BEGIN

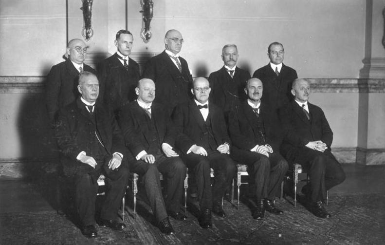 ADN-ZB/Archiv Die parlamentarische Reichsregierung: Drittes (viertes) Kabinett Marx, 29.1.1927 bis 12.6.1929 (Aufnahme vom 2. Februar 1927) Sitzend von links: Heinrich Brauns: Arbeit (Z.), Dr. Gustav Stresemann: Auswärtiges (D.Vp.), Dr. Wilhelm Marx: Kanzler und Besetzte Gebiete (Z.), Dr. Oskar Hergst: Vizekanzler und Justiz (Dnat.Vp.), Otto Geßler: Reichswehr (als Fachminister); stehend von links: Wilhelm Koch-(Düsseldorf) Verkehr (Dnat.Vp.), Walter von Keudell: Inn eres (Dnat.Vp.), Georg Schätzel: Post (Bayr. Vp.), Martin Schiele: Ernährung und Landwirtschaft (Dnat.Vp.), Dr. Julius Curtius: Wirtschaft (D.Vp.) Information added by Wikimedia users.Kabinett Marx IV 29. Januar 1927 – 29. Juni 1928
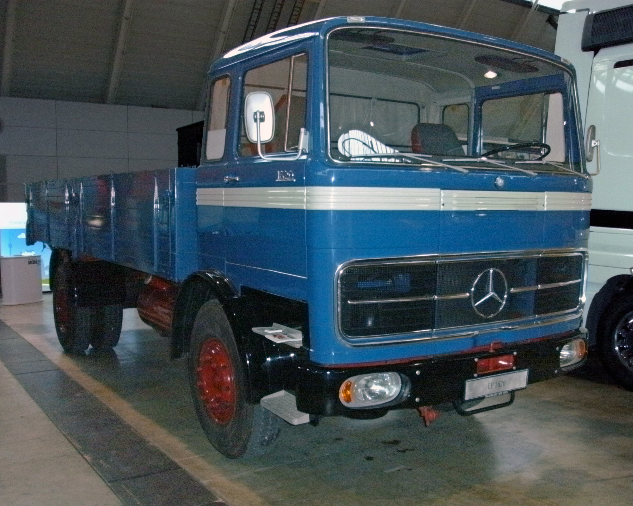 Mercedes-Benz LP1620, Baujahr 1964, 202 PS
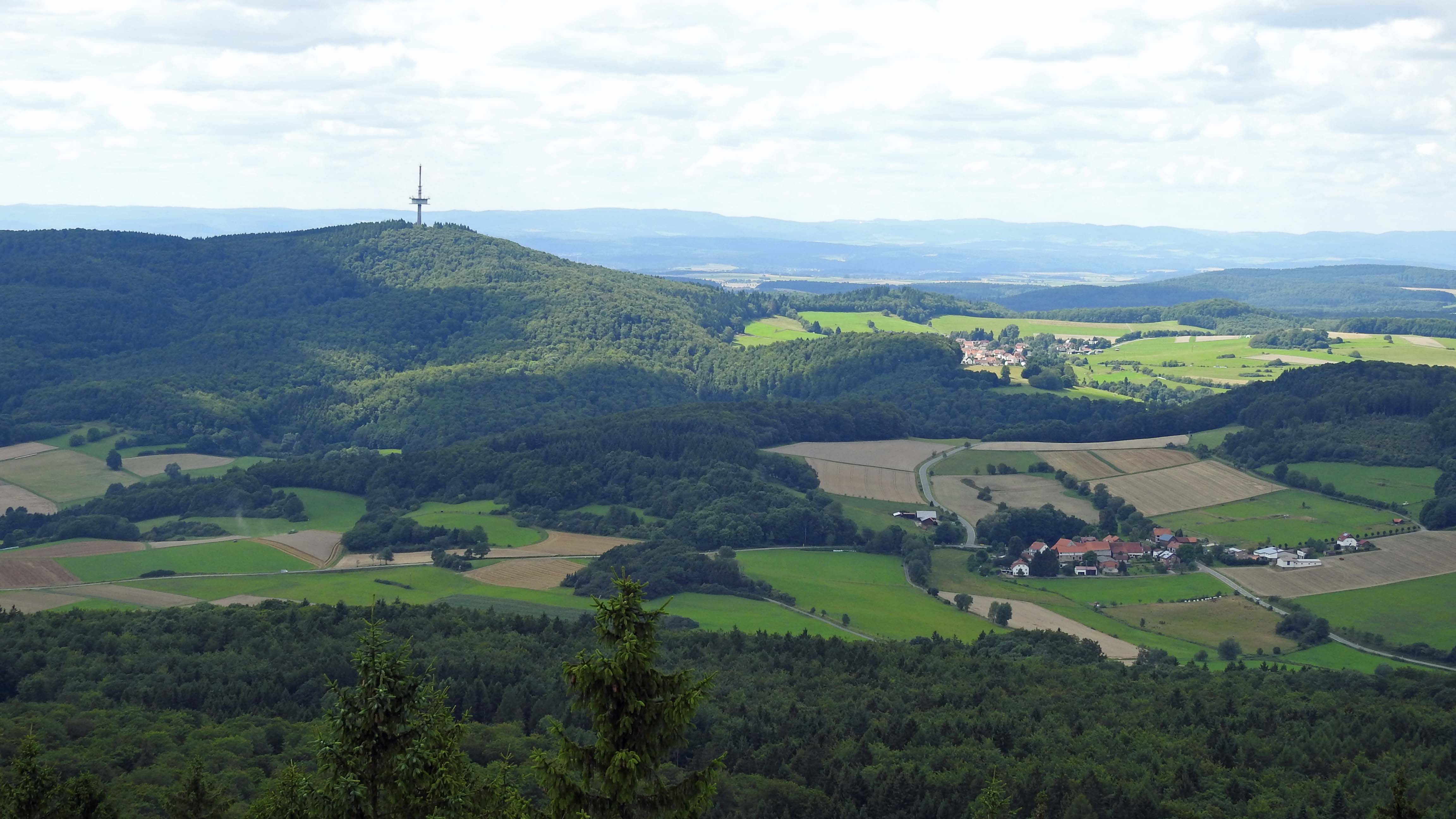 Haddenberg, Haina (Kloster), von Osten

END

**Task instructions:** The response should restate the material above word for word and contain no pictures.

**Response below:**
 ADN-ZB/Archiv Die parlamentarische Reichsregierung: Drittes (viertes) Kabinett Marx, 29.1.1927 bis 12.6.1929 (Aufnahme vom 2. Februar 1927) Sitzend von links: Heinrich Brauns: Arbeit (Z.), Dr. Gustav Stresemann: Auswärtiges (D.Vp.), Dr. Wilhelm Marx: Kanzler und Besetzte Gebiete (Z.), Dr. Oskar Hergst: Vizekanzler und Justiz (Dnat.Vp.), Otto Geßler: Reichswehr (als Fachminister); stehend von links: Wilhelm Koch-(Düsseldorf) Verkehr (Dnat.Vp.), Walter von Keudell: Inn eres (Dnat.Vp.), Georg Schätzel: Post (Bayr. Vp.), Martin Schiele: Ernährung und Landwirtschaft (Dnat.Vp.), Dr. Julius Curtius: Wirtschaft (D.Vp.) Information added by Wikimedia users.Kabinett Marx IV 29. Januar 1927 – 29. Juni 1928
 Mercedes-Benz LP1620, Baujahr 1964, 202 PS
 Haddenberg, Haina (Kloster), von Osten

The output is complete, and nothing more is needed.